# Booked a Trip to Central & South America



## Dont Taz Me Bro (Aug 11, 2019)

My wife and I booked a trip to Panama and Colombia for next month.  We are going to spend three days in Panama City and then three days in Cartagena. 

Anybody been?  I've been to Asia about 20 times and Europe several times, but this will be first trip south of the border.


----------



## Wyatt earp (Aug 11, 2019)

Hopefully its a one way ticket 


You wouldn't catch me down there with all the recent tourist dying ..


----------



## Rambunctious (Aug 11, 2019)

I hear Cartagena is beautiful....warm beaches....


----------



## Mr Natural (Aug 11, 2019)

bear513 said:


> Hopefully its a one way ticket
> 
> 
> You wouldn't catch me down there with all the recent tourist dying ..

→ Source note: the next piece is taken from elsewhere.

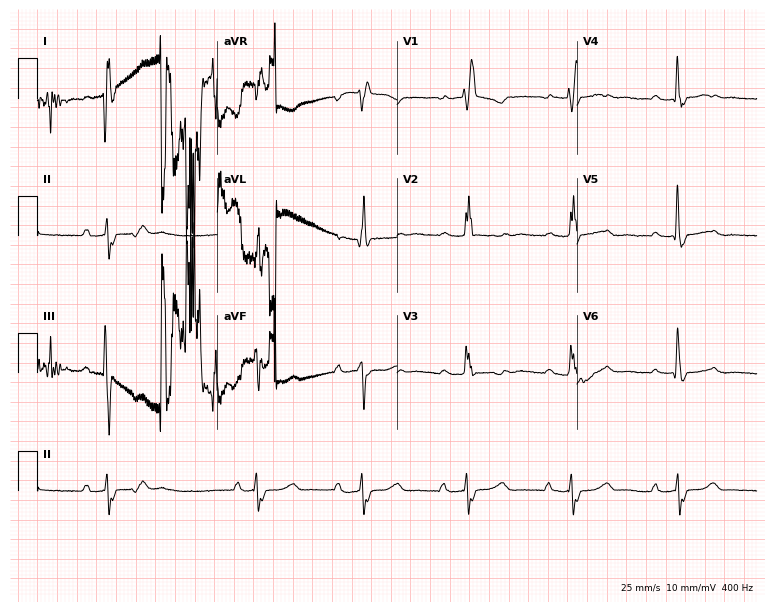
Electrocardiogram (7.3-second recording at 400 Hz), a 74-year-old female patient. Interpretation includes first-degree AV block, right bundle branch block (RBBB).

You probably have a better choice of being gunned down in America


----------



## OldLady (Aug 11, 2019)

Dont Taz Me Bro said:


> My wife and I booked a trip to Panama and Colombia for next month.  We are going to spend three days in Panama City and then three days in Cartagena.
> 
> Anybody been?  I've been to Asia about 20 times and Europe several times, but this will be first trip south of the border.


My son was stationed in Panama for a year when he was in the service.  There really are people taking their chickens on the bus, and you don't want to drive there--stop signs are definitely a suggestion.  He loved the fruit.  It's wicked hot there.  That's all I remember.


----------



## harmonica (Aug 12, 2019)

yes, 2 six month tours all over South America


----------



## Dont Taz Me Bro (Aug 12, 2019)

bear513 said:


> Hopefully its a one way ticket
> 
> 
> You wouldn't catch me down there with all the recent tourist dying ..



You're thinking of the Dominican Republic.  There have been no such issues in Panama or Colombia


----------